Mégots écrasés et fleurs fanées, les natures mortes d’Irving Penn chez Ropac
La galerie parisienne Thaddaeus Ropac présente jusqu'au 18 janvier une sélection d'œuvres du photographe américain Irving Penn. À travers une vingtaine de tirages s'étendant sur plus de soixante ans, cette exposition revient sur l'un des genres privilégiés de l'artiste : la nature morte.
Par Matthieu Jacquet.
Deux ans après la riche rétrospective qui lui était consacrée au Grand Palais, le maître de la photographie américain Irving Penn est de nouveau exposé à Paris, par la galerie Thaddaeus Ropac. Si la précédente exposition brossait l’ensemble de son œuvre sur près de soixante années, notamment ses célèbres portraits et photographies de mode, celle-ci se concentre sur un pan légèrement moins connu – peut-être parce que moins “glamour” – de son travail, dans lequel il a pourtant su s’illustrer avec brio : la nature morte.

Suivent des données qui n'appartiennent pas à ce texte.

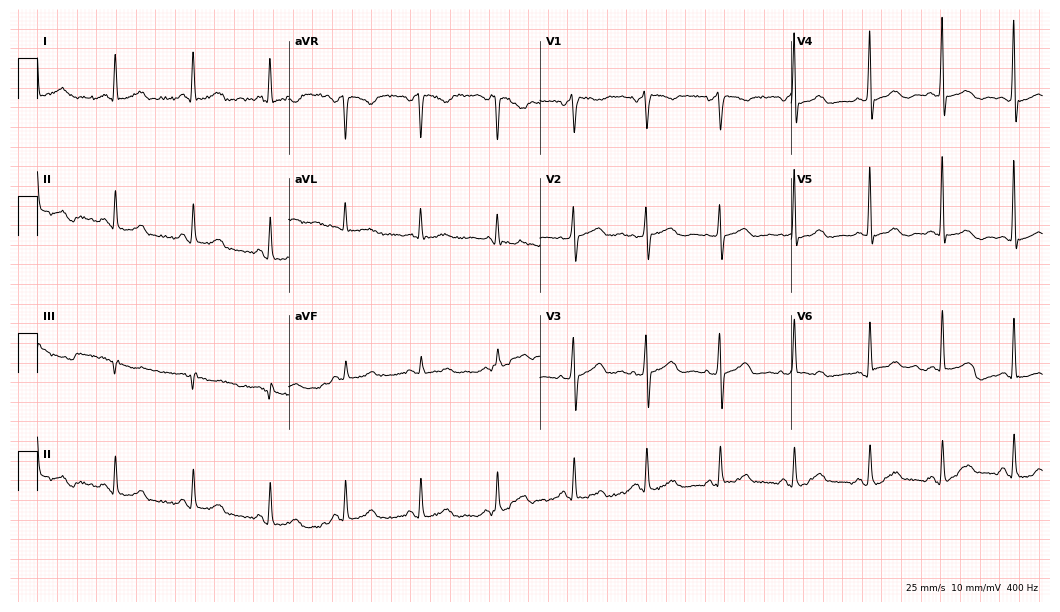
ECG (10.2-second recording at 400 Hz) — a female patient, 69 years old. Screened for six findings — first-degree AV block, right bundle branch block, left bundle branch block, sinus bradycardia, atrial fibrillation, sinus tachycardia — none is recorded. Only these six findings were labelled.

Alors que des mégots et paquets de cigarettes semblent écrasés par l’objectif tant ils sont photographiés de près, des macros de fleurs fanées sur fond blanc se rapprochent davantage d’une iconographie botanique : rebuts humains ou végétaux, les sujets d’Irving Penn se voient sublimés par leur cadrage en gros plan. Parallèlement, bon nombre de ses images s’inscrivent davantage dans la tradition de la nature morte telle qu’elle fut peinte par les grands maîtres néerlandais et flamands au XVIIe siècle. Ces compositions mettent en scène, à la manière des peintures classiques, aussi bien des grappes de raisin trônant dans une coupe à côté d'une tranche de pastèque et d'un quignon de pain entamé, des cerises dispersées dans une flaque de lait renversé que des crustacés émergeant d'un bol de soupe.

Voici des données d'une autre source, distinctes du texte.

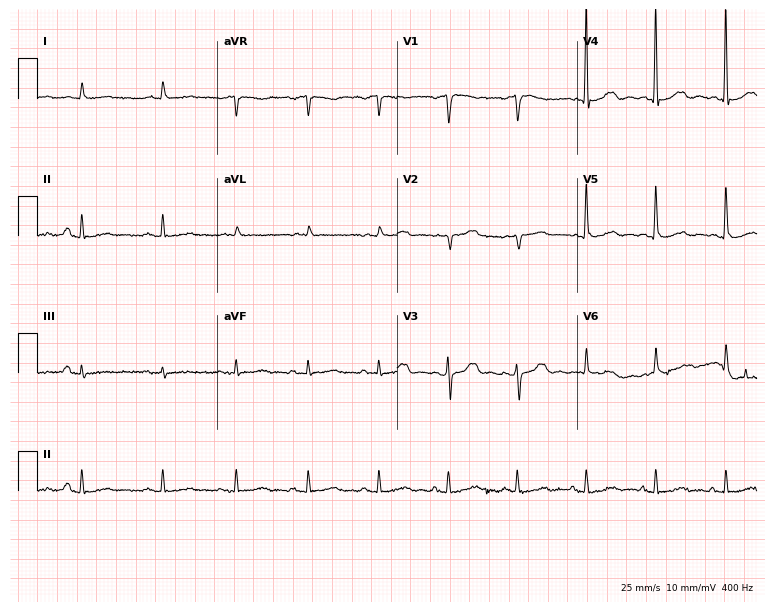
12-lead ECG from a female patient, 84 years old (7.3-second recording at 400 Hz). Recorded interpretation: within normal limits.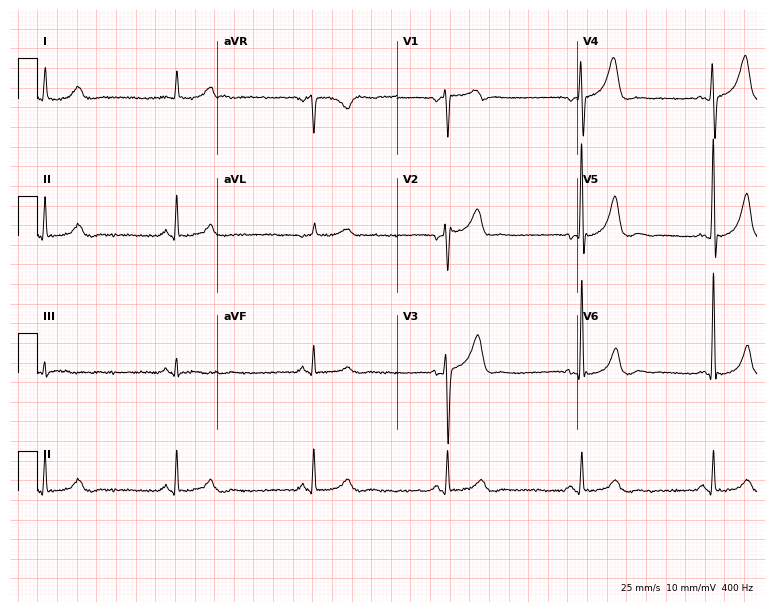
12-lead ECG from a 65-year-old male. Findings include sinus bradycardia (a sinus rate of 50 beats per minute or less).

Plus loin, c'est la repésentation d'une lampe de bureau qui captive notre regard : la lumière chaude de son ampoule éclaire les couleurs de l’abat-jour, dans lequel le bleu, le jaune et le rouge esquissent un arc-en-ciel. Car si le travail d’Irving Penn est encore souvent célébré pour son traitement du noir et blanc, appuyé par ses habiles jeux de lumières et d’ombres, cette exposition nous rappelle également sa maîtrise de la couleur.

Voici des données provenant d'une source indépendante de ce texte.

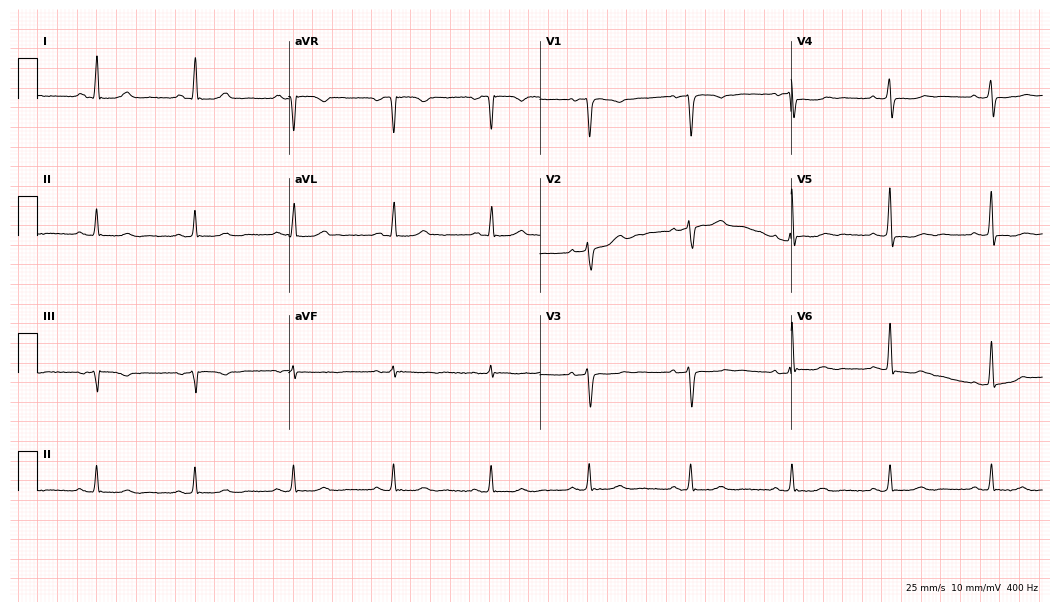
Resting 12-lead electrocardiogram (10.2-second recording at 400 Hz). Patient: a female, 65 years old. None of these six findings is recorded: first-degree AV block, right bundle branch block (RBBB), left bundle branch block (LBBB), sinus bradycardia, atrial fibrillation (AF), sinus tachycardia.

C’est en vérité dès les années 40, peu après ses débuts sous l’impulsion du directeur artistique de Vogue, Alexander Liberman, qu’Irving Penn commence à explorer le genre de la nature morte. Dans la vingtaine de tirages très justement choisis pour l’exposition – datés pour certains des premières années de sa carrière – transparaît déjà son attention au détail et à la composition qui, plus tard, feront sa spécificité. Posées sur certains des aliments, des mouches incarnent au sein de ces vanités le passage du temps, dans cet hommage rendu par la galerie au photographe quelques semaines après le dixième anniversaire de sa mort.
Irving Penn, Still Life, jusqu’au 18 janvier 2020 à la galerie Thaddaeus Ropac (Marais), Paris 3e.